Records to use
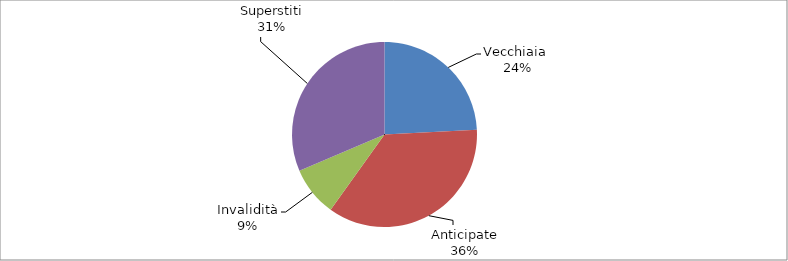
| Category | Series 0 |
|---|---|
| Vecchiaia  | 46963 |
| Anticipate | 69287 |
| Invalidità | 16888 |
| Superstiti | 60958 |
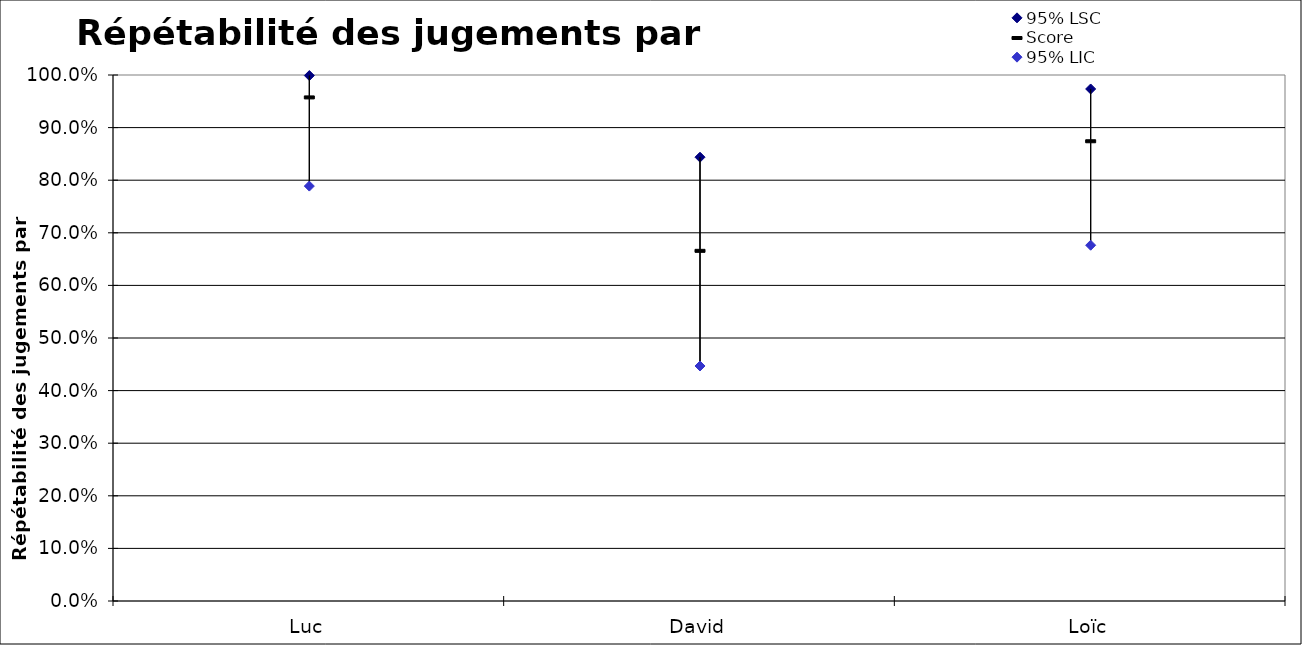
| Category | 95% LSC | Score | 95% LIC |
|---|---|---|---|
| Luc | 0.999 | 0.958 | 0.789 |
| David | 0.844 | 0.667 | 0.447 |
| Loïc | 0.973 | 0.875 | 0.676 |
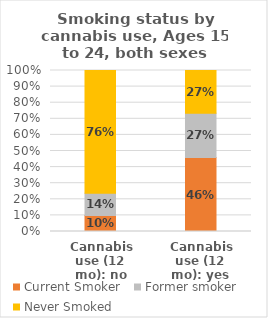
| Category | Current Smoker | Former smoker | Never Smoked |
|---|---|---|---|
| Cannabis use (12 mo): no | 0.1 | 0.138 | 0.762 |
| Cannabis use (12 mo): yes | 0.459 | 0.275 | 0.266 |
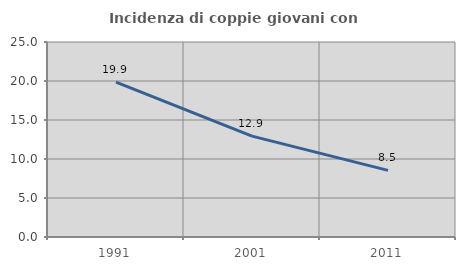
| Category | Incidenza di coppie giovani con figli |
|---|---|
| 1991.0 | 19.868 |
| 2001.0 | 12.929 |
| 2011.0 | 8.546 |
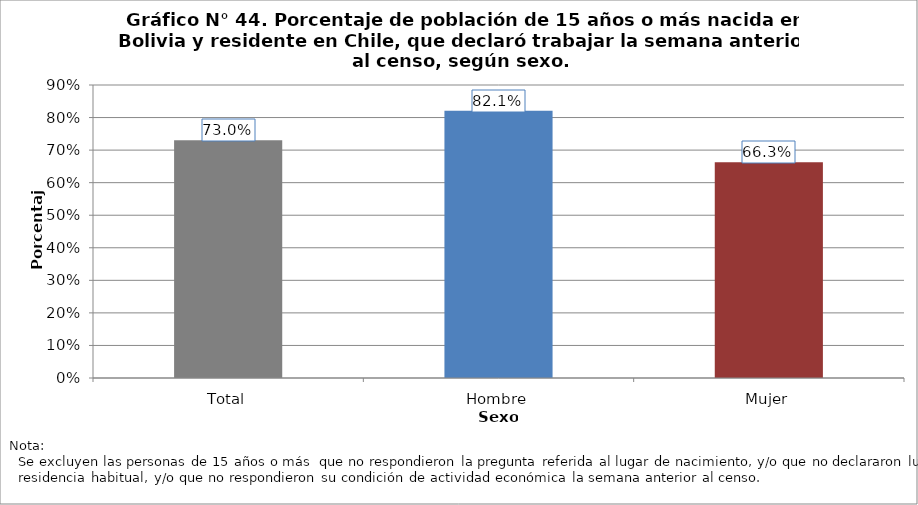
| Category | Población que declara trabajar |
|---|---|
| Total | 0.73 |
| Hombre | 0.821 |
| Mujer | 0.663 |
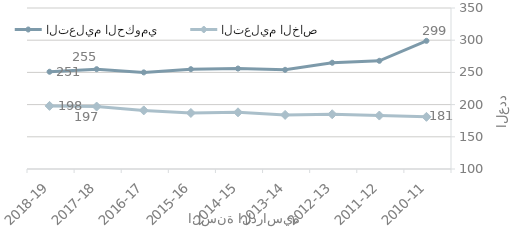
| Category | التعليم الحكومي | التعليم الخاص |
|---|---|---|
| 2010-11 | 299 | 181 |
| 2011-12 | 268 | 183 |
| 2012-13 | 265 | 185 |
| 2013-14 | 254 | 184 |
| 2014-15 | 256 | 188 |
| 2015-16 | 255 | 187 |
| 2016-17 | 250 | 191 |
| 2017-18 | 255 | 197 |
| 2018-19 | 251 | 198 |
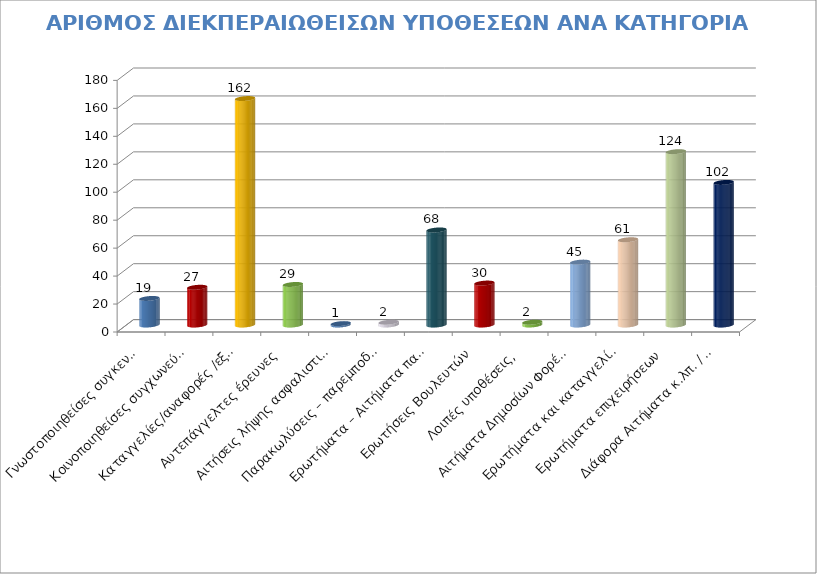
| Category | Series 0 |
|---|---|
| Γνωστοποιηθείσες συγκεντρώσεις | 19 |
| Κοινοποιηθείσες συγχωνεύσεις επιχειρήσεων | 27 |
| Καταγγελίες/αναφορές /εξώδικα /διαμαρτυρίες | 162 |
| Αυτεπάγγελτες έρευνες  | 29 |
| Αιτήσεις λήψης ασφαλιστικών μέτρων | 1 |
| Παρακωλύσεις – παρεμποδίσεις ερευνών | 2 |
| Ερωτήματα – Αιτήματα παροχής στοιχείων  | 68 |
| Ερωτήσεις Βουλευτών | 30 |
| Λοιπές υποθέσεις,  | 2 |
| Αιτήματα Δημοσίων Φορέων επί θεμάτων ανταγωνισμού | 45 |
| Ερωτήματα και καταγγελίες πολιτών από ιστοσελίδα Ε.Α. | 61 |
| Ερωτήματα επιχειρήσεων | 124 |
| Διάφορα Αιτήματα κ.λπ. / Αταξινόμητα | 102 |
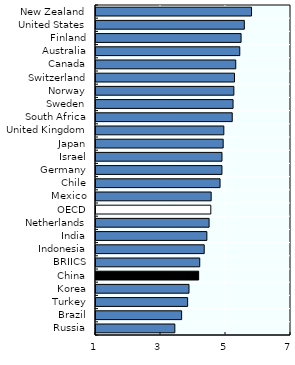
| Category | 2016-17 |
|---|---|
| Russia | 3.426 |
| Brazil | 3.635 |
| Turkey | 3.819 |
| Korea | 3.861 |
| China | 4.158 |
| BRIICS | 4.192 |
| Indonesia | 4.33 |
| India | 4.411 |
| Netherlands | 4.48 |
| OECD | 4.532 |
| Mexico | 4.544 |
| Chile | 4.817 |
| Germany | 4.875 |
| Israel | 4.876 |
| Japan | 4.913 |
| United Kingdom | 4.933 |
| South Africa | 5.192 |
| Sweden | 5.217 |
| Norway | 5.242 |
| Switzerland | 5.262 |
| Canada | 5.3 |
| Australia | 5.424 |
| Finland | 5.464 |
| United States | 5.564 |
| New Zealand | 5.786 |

What is needed
I would like the data above transcribed exactly, with its pictures left out.

Exercise output
| Category | Series 0 |
|---|---|
| Vecchiaia  | 46963 |
| Anticipate | 69287 |
| Invalidità | 16888 |
| Superstiti | 60958 |
| Category | 95% LSC | Score | 95% LIC |
|---|---|---|---|
| Luc | 0.999 | 0.958 | 0.789 |
| David | 0.844 | 0.667 | 0.447 |
| Loïc | 0.973 | 0.875 | 0.676 |
| Category | Current Smoker | Former smoker | Never Smoked |
|---|---|---|---|
| Cannabis use (12 mo): no | 0.1 | 0.138 | 0.762 |
| Cannabis use (12 mo): yes | 0.459 | 0.275 | 0.266 |
| Category | Incidenza di coppie giovani con figli |
|---|---|
| 1991.0 | 19.868 |
| 2001.0 | 12.929 |
| 2011.0 | 8.546 |
| Category | Población que declara trabajar |
|---|---|
| Total | 0.73 |
| Hombre | 0.821 |
| Mujer | 0.663 |
| Category | التعليم الحكومي | التعليم الخاص |
|---|---|---|
| 2010-11 | 299 | 181 |
| 2011-12 | 268 | 183 |
| 2012-13 | 265 | 185 |
| 2013-14 | 254 | 184 |
| 2014-15 | 256 | 188 |
| 2015-16 | 255 | 187 |
| 2016-17 | 250 | 191 |
| 2017-18 | 255 | 197 |
| 2018-19 | 251 | 198 |
| Category | Series 0 |
|---|---|
| Γνωστοποιηθείσες συγκεντρώσεις | 19 |
| Κοινοποιηθείσες συγχωνεύσεις επιχειρήσεων | 27 |
| Καταγγελίες/αναφορές /εξώδικα /διαμαρτυρίες | 162 |
| Αυτεπάγγελτες έρευνες  | 29 |
| Αιτήσεις λήψης ασφαλιστικών μέτρων | 1 |
| Παρακωλύσεις – παρεμποδίσεις ερευνών | 2 |
| Ερωτήματα – Αιτήματα παροχής στοιχείων  | 68 |
| Ερωτήσεις Βουλευτών | 30 |
| Λοιπές υποθέσεις,  | 2 |
| Αιτήματα Δημοσίων Φορέων επί θεμάτων ανταγωνισμού | 45 |
| Ερωτήματα και καταγγελίες πολιτών από ιστοσελίδα Ε.Α. | 61 |
| Ερωτήματα επιχειρήσεων | 124 |
| Διάφορα Αιτήματα κ.λπ. / Αταξινόμητα | 102 |
| Category | 2016-17 |
|---|---|
| Russia | 3.426 |
| Brazil | 3.635 |
| Turkey | 3.819 |
| Korea | 3.861 |
| China | 4.158 |
| BRIICS | 4.192 |
| Indonesia | 4.33 |
| India | 4.411 |
| Netherlands | 4.48 |
| OECD | 4.532 |
| Mexico | 4.544 |
| Chile | 4.817 |
| Germany | 4.875 |
| Israel | 4.876 |
| Japan | 4.913 |
| United Kingdom | 4.933 |
| South Africa | 5.192 |
| Sweden | 5.217 |
| Norway | 5.242 |
| Switzerland | 5.262 |
| Canada | 5.3 |
| Australia | 5.424 |
| Finland | 5.464 |
| United States | 5.564 |
| New Zealand | 5.786 |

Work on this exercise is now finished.